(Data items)
%%

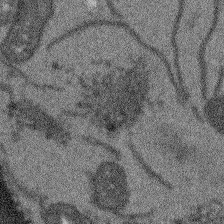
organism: Arabidopsis thaliana
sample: Root tip
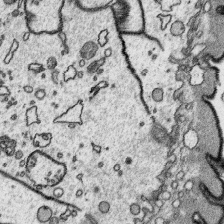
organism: Platynereis dumerilii
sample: Parapodia
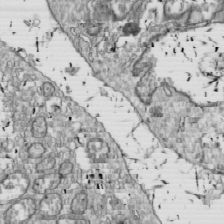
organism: Drosophila
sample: Cell division; meiosis; drosophila spermatocytes
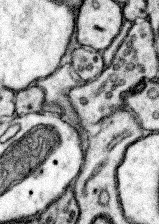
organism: Mouse
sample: Somatosensory cortex neuropil

%%

▶ _AIM OF THE TASK_:
Please reproduce every record exactly, leaving the pictures out.

▶ _WRITTEN RESPONSE_:
organism: Arabidopsis thaliana
sample: Root tip
organism: Platynereis dumerilii
sample: Parapodia
organism: Drosophila
sample: Cell division; meiosis; drosophila spermatocytes
organism: Mouse
sample: Somatosensory cortex neuropil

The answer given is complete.